Companies in the sector are seeking to refinance existing debt, a chunk of it which is tied to acquisitions, and raise capital, as a boom in commodity prices sparks consolidation and lifts profits in the sector, analysts said.
Rio Tinto and Vedanta bond sales would be hot on the heels of Singapore-listed commodities firm Noble Group, which raised $500 million in bonds in May.
Though sentiment is still weak in global credit markets, regional bond spreads have recovered significantly since widening to record spreads in mid-March, encouraging firms to come to the market.
The window of opportunity may not last long either because U.S. interest rates could rise later in the year as the Federal Reserve becomes wary about inflation.
They are used as a guide in setting the basis for bond prices globally so higher U.S. rates could mean bigger payouts by bond sellers.
They are taking advantage of a good market right now, said Warut Promboon, a credit analyst for ING in Singapore.
(Resources companies) will rush in, especially companies with maturing debt in the next two years. The window is closing fast so they have to hurry, he said.
Rio Tinto is offering a five-year dollar bond at around 240 basis points (bps) over Treasuries, and a 10-year tranche at around 250 bps, a source involved in the deal said on Tuesday.
The Australian mining firm is also offering a 20-year tranche at 250-255 bps over Treasuries, said the source, who declined to be identified because he is not authorised to talk to the media about the sale.

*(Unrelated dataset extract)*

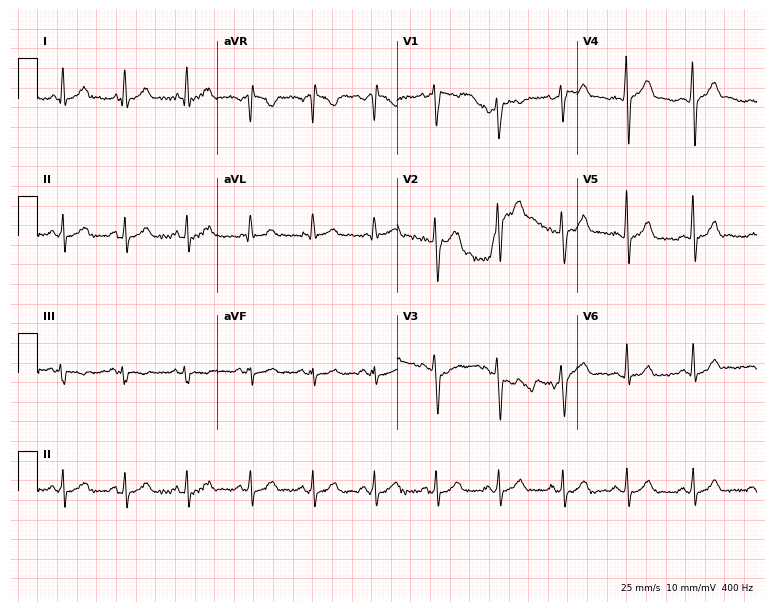
Electrocardiogram (7.3-second recording at 400 Hz), a 38-year-old man. Overall reading on record: normal ECG.

Rio could be seeking to raise $3 billion, according to an email to clients from BNP Paribas' analyst Brett Williams.
The mining firm intends to use the proceeds to refinance debt related to its $38 billion purchase of Canadian aluminium producer Alcan last year, market sources say.
Rio is itself the target of an estimated $163 billion bid by BHP Billiton, the world's biggest mining group, though Rio has rejected the offer as too low.
OTHERS SELLING DEBT
Mining firms are benefiting from strong demand for commodities from fast-growing countries such as China and India.

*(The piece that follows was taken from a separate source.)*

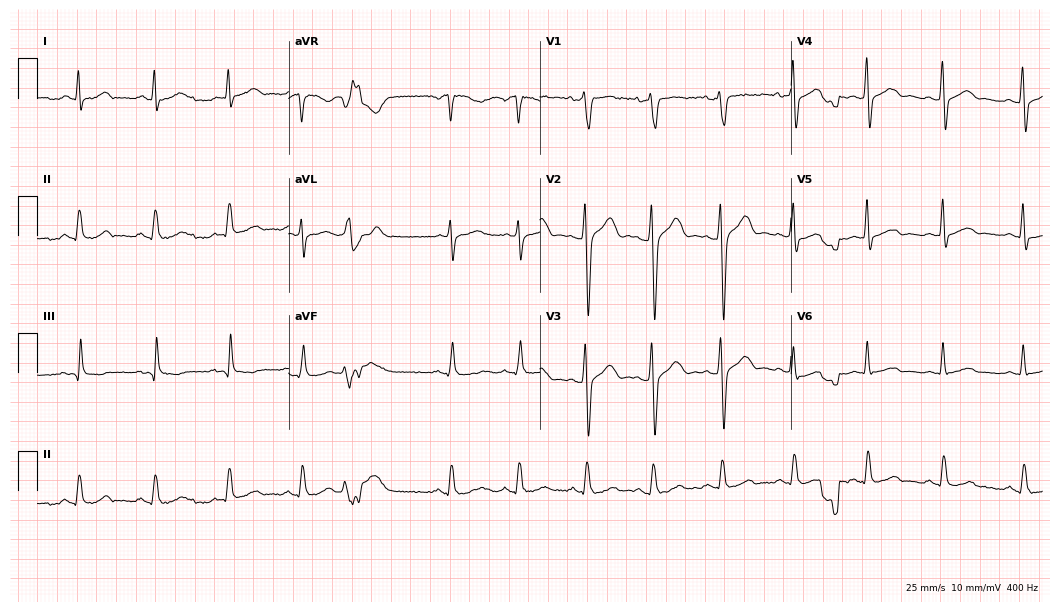
Resting 12-lead electrocardiogram (10.2-second recording at 400 Hz). Patient: a male, 30 years old. None of these six findings is recorded: first-degree AV block, right bundle branch block, left bundle branch block, sinus bradycardia, atrial fibrillation, sinus tachycardia.

India-focused Vedanta Resources set guidance for a 5.5 year dollar bond at a yield of around 8.25 percent, and a 10 year issue at a yield of 9 percent, a source involved in that deal said on Tuesday.
The London-listed mining firm is seeking to raise up to $2 billion, an investor source briefed on the deal told Reuters on Monday.
Vedanta will likely use the money to refinance debt, analysts said, as well as fund capital spending that is projected by Moody's Investors Service to reach $3.3 billion over the next three to four years.
It may also opt to use some of the money to partly fund the $2.6 billion deal by Vedanta's unit Sterlite Industries to purchase the operating assets of miner Asarco.
Rio and Vedanta are not the only resource-related firms from Asia-Pacific looking to raise money.
South Korean oil refiner GS Caltex also set guidance on Tuesday for a five-year bond sale at 375-390 basis points over Treasuries, a source with knowledge of the plans said.
Thai steel-coil maker G Steel plans to meet investors in Asia and London over the next few weeks as part of a non-deal roadshow, though debt markets have speculated the company will eventually look to sell a bond. G Steel had said in late May it planned to sell up to $300 million in baht and dollar-denominated bonds to refinance debt.
The string of deals comes amid a revival in debt deals from Asia after volumes slumped during a first quarter that had been marked by fears over a global credit crisis.